= Task requirements =
Go over the data and copy out each line with "embryo" in it.
□ □ □ □ □
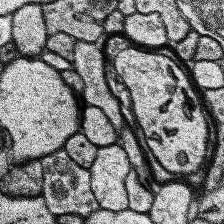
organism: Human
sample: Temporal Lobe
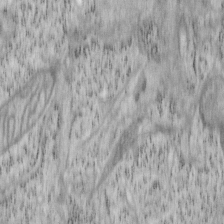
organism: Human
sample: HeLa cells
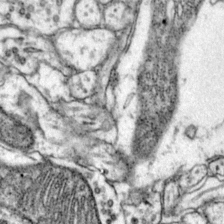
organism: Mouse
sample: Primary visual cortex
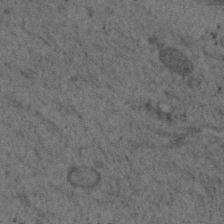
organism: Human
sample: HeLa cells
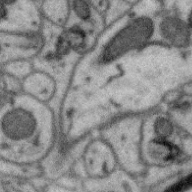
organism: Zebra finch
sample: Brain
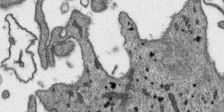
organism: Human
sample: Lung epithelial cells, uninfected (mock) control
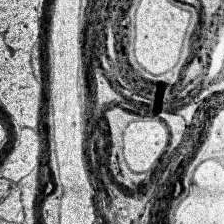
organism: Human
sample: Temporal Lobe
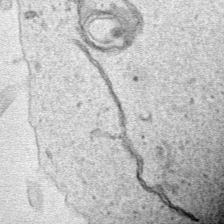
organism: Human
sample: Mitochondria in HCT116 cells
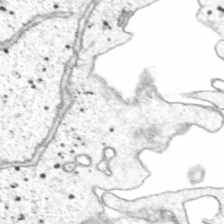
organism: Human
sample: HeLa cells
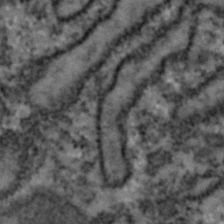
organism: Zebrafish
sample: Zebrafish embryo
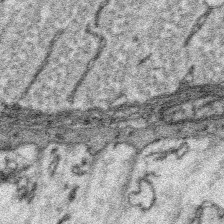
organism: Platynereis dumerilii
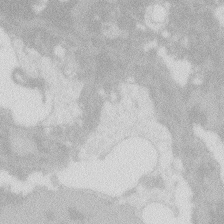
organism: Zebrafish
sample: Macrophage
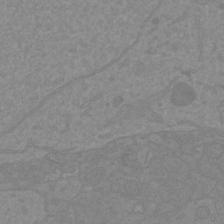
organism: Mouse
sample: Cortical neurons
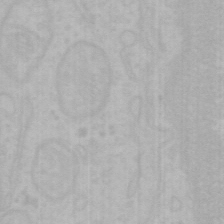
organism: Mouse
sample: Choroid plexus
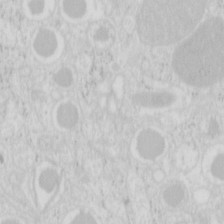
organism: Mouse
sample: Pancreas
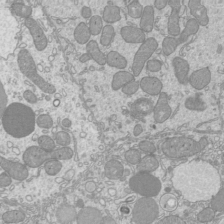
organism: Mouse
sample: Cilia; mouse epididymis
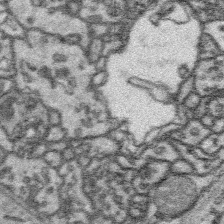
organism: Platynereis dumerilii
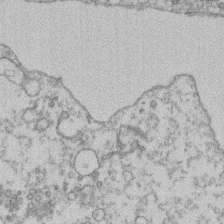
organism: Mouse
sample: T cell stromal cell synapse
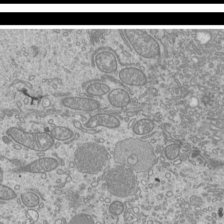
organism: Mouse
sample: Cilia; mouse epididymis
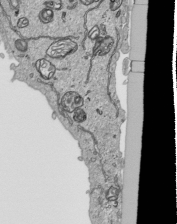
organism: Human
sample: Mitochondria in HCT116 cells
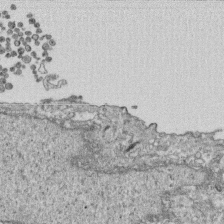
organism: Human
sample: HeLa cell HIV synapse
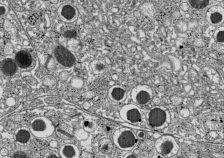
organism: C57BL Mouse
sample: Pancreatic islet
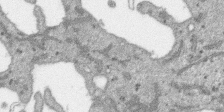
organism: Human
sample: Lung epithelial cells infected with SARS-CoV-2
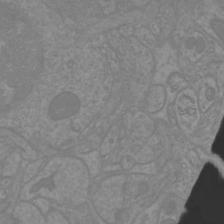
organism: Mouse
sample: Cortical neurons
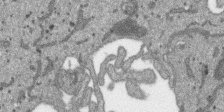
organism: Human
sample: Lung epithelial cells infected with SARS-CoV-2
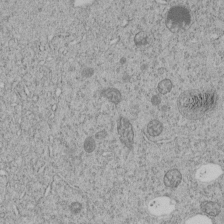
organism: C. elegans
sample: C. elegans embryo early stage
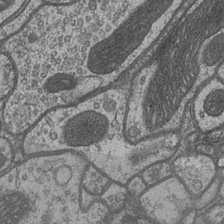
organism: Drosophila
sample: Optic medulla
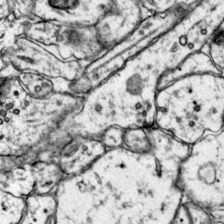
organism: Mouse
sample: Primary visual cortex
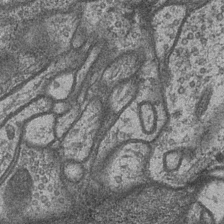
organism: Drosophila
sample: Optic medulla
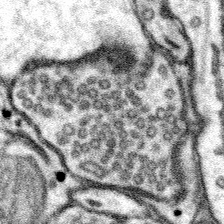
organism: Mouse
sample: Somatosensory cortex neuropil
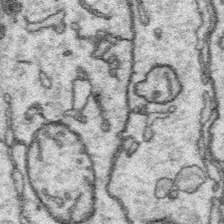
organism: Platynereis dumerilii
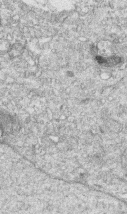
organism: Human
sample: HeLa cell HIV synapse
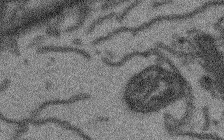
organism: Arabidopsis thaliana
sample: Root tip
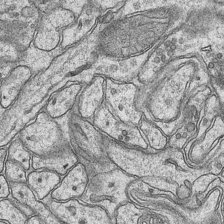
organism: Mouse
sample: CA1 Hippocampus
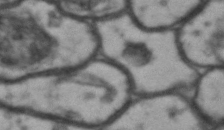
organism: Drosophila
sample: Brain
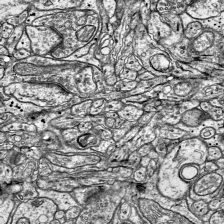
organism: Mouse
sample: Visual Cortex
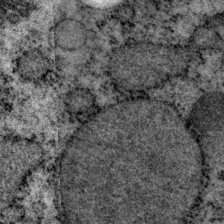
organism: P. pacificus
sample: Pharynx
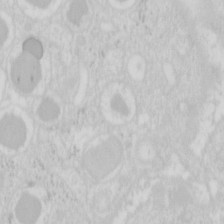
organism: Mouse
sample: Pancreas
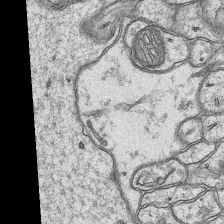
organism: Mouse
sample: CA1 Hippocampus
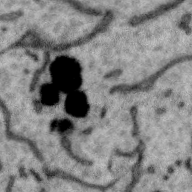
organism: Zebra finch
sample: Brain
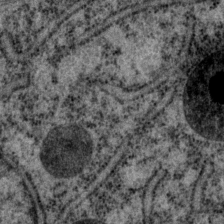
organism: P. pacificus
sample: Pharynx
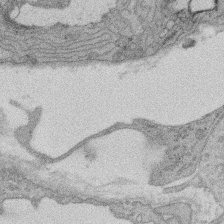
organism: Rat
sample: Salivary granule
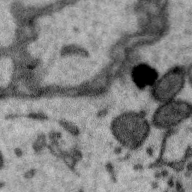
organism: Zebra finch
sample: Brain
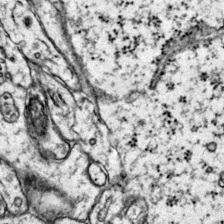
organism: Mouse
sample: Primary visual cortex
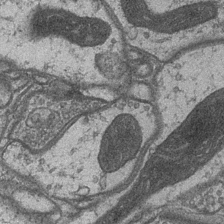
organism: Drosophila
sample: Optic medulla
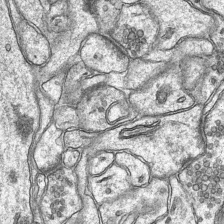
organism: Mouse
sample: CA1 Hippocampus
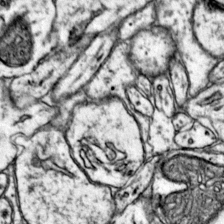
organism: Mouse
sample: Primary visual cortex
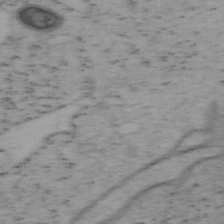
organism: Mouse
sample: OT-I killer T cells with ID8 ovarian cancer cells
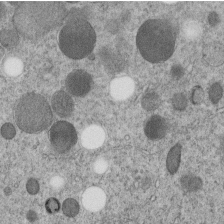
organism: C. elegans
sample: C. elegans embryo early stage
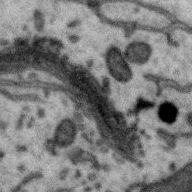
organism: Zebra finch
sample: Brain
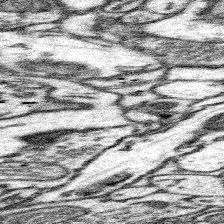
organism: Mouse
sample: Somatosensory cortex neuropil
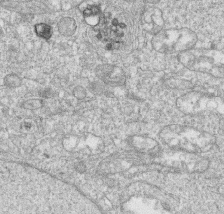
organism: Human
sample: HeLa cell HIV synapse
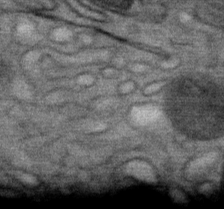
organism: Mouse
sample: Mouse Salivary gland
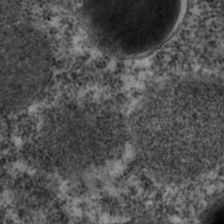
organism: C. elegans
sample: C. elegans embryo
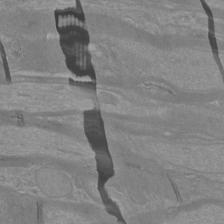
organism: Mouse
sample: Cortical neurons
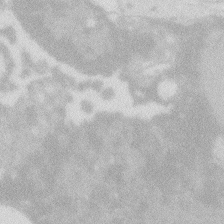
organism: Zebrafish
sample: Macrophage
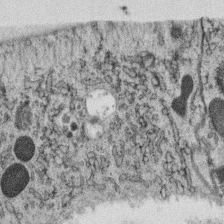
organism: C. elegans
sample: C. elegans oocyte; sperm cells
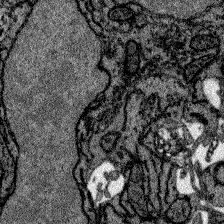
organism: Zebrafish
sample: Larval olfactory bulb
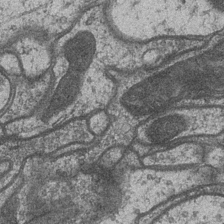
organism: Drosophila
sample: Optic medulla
□ □ □ □ □
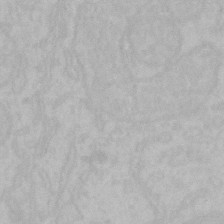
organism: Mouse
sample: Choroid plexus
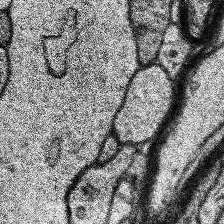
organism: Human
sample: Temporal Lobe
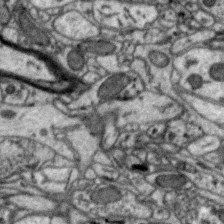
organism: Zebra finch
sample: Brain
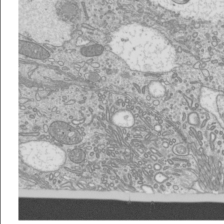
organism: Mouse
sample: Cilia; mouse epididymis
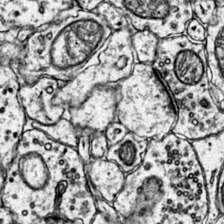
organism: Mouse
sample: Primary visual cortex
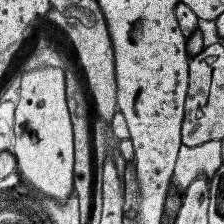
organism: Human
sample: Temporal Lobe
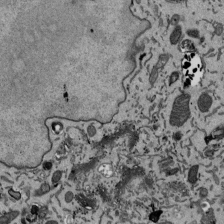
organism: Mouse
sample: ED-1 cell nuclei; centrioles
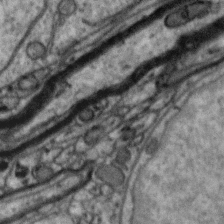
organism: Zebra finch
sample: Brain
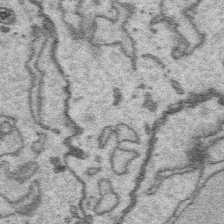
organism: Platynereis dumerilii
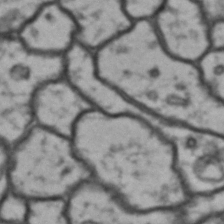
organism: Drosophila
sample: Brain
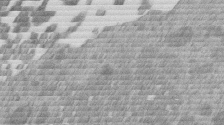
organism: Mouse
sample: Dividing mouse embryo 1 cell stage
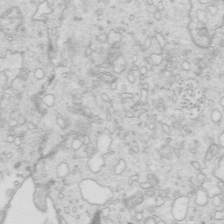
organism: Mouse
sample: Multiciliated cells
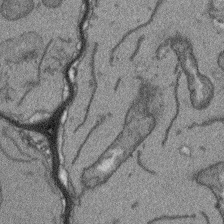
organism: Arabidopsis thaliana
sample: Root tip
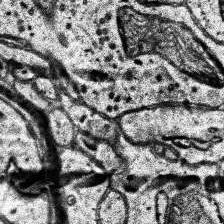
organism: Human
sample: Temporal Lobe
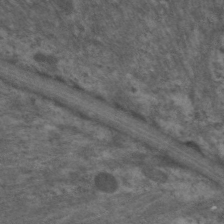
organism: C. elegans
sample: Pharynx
□ □ □ □ □
= Result =
sample: Zebrafish embryo
sample: C. elegans embryo early stage
sample: C. elegans embryo early stage
sample: C. elegans embryo
sample: Dividing mouse embryo 1 cell stage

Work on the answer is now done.